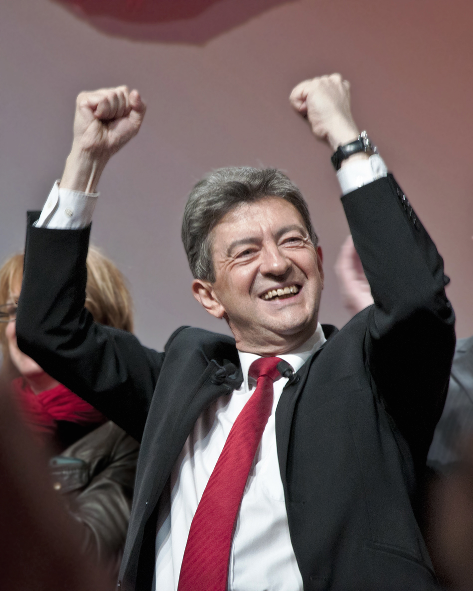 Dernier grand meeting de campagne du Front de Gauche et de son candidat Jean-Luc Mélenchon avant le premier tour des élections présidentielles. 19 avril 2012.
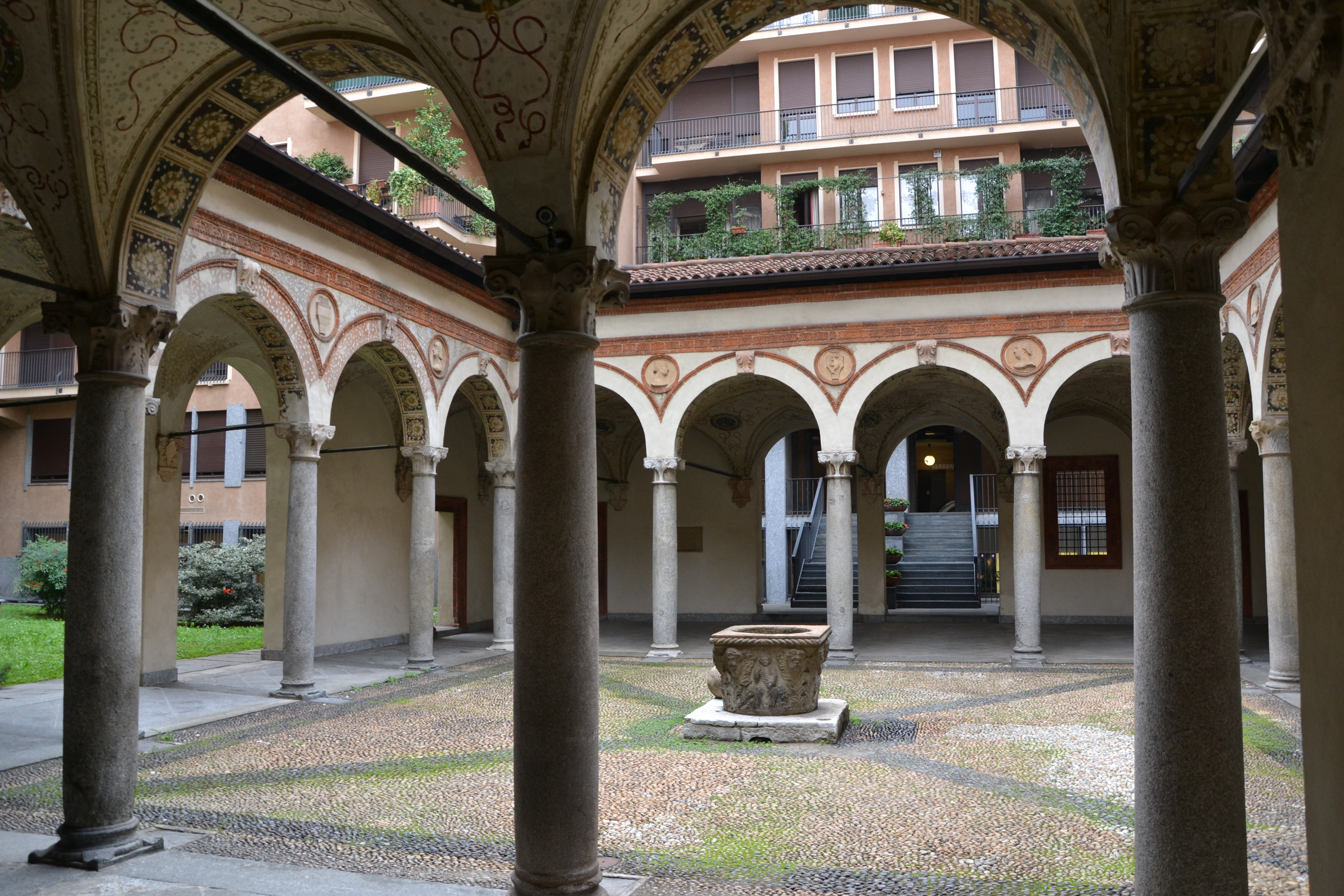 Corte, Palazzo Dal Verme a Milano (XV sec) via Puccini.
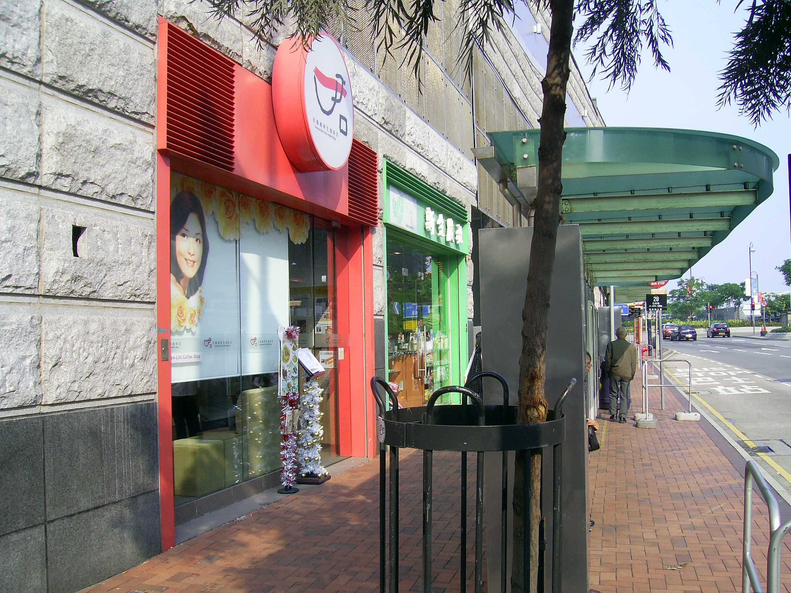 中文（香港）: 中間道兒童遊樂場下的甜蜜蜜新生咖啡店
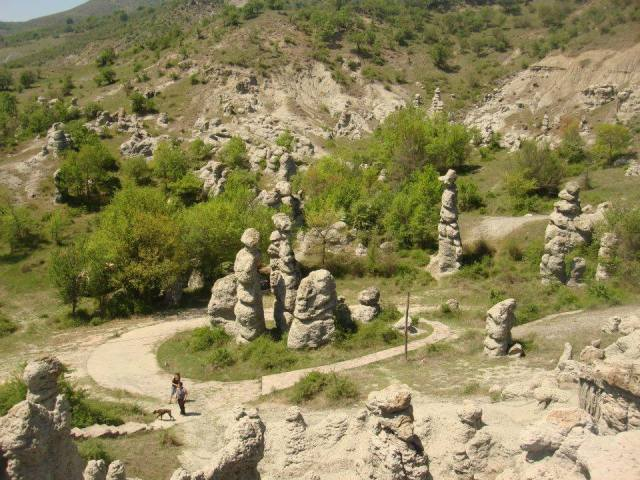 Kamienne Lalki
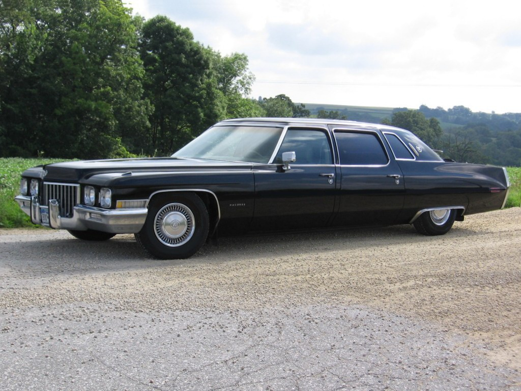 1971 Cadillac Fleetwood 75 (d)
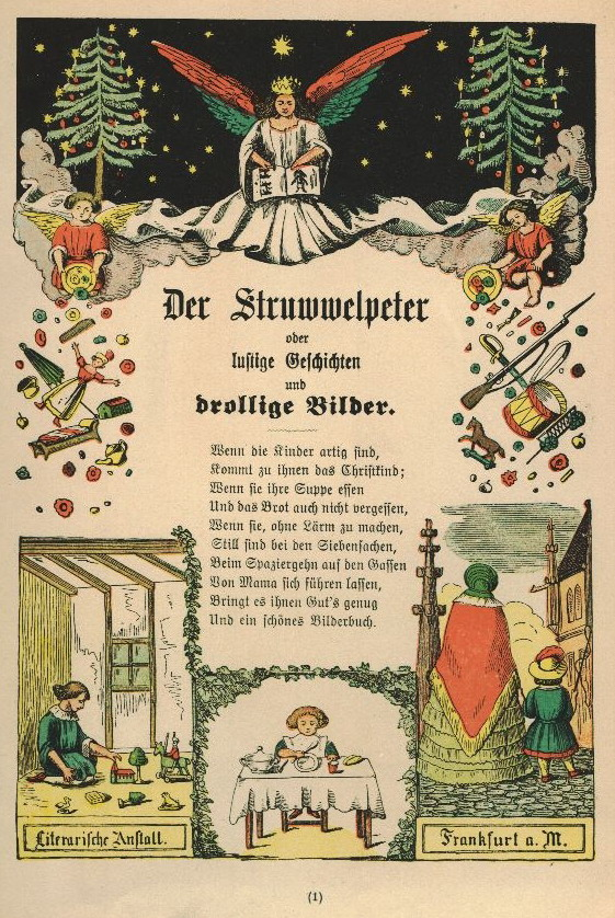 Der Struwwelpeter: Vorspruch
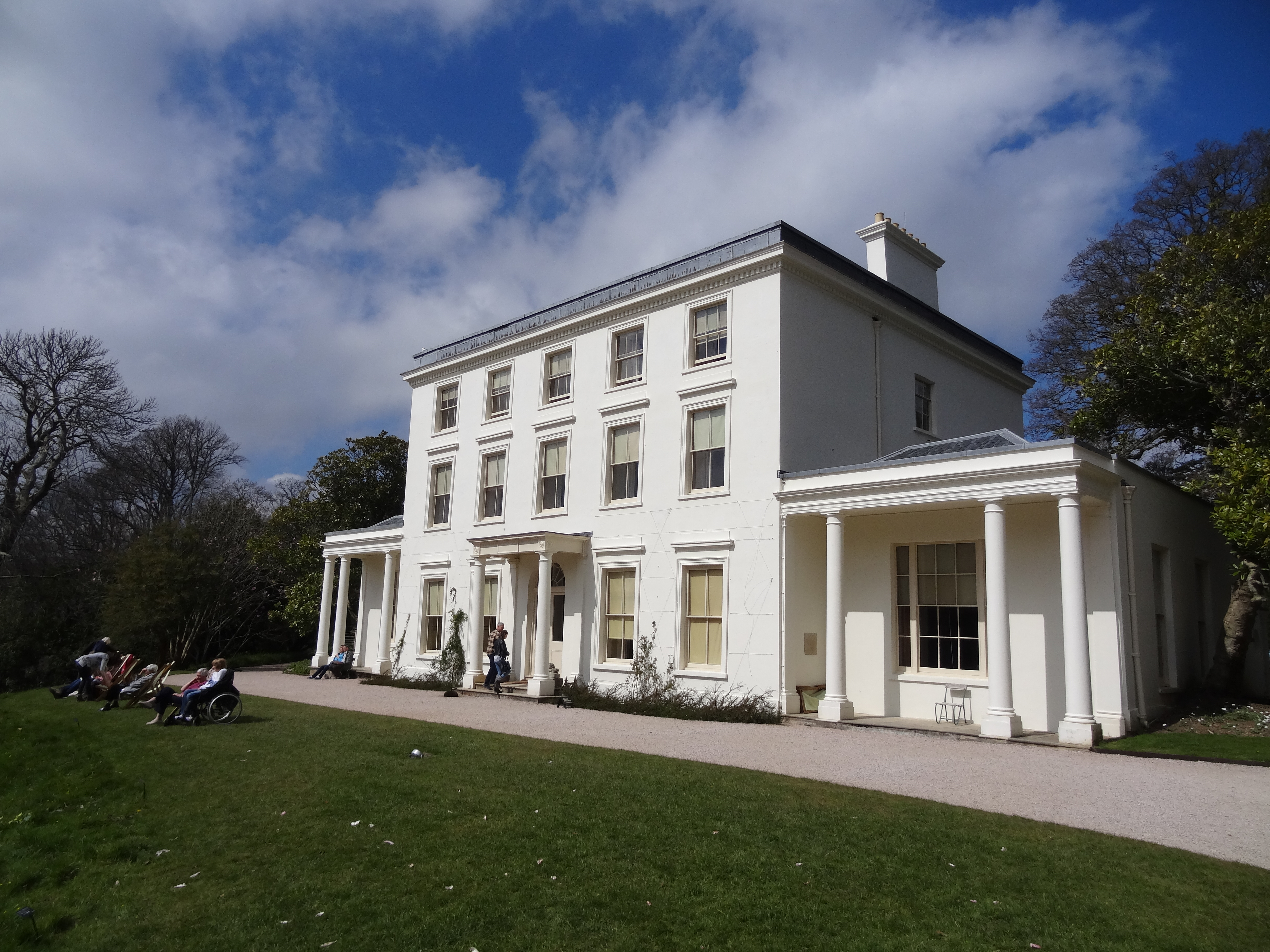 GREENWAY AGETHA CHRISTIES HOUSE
* * *
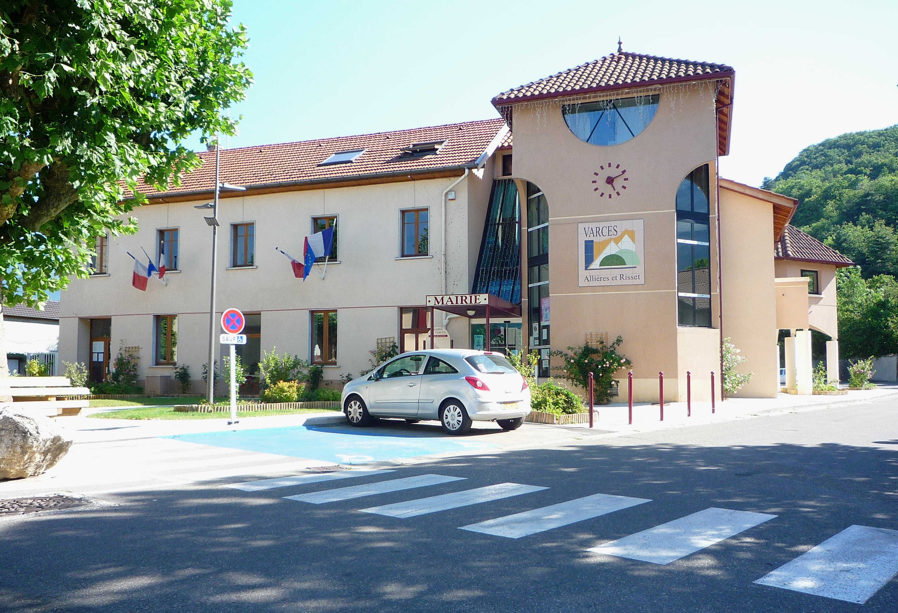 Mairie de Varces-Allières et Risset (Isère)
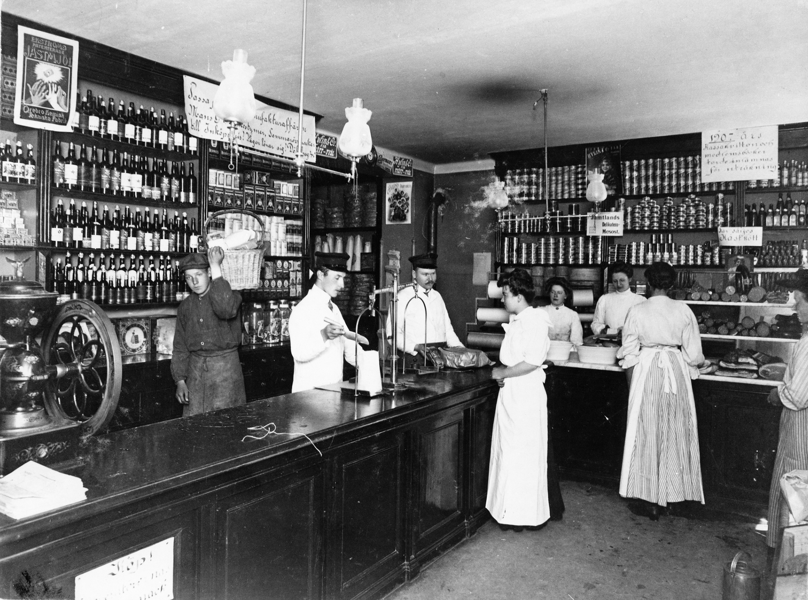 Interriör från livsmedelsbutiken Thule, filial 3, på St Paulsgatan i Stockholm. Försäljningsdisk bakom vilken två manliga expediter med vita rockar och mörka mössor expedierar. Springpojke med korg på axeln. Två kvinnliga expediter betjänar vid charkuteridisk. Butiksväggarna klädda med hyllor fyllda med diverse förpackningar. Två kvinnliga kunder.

> **Exercise**
Reproduce the lines above starting at the one with "Corte, Palazzo Dal" and ending at the one with "GREENWAY AGETHA CHRISTIES HOUSE", both included, exactly and with no pictures.

> **Result**
 Corte, Palazzo Dal Verme a Milano (XV sec) via Puccini.
 中文（香港）: 中間道兒童遊樂場下的甜蜜蜜新生咖啡店
 Kamienne Lalki
 1971 Cadillac Fleetwood 75 (d)
 Der Struwwelpeter: Vorspruch
 GREENWAY AGETHA CHRISTIES HOUSE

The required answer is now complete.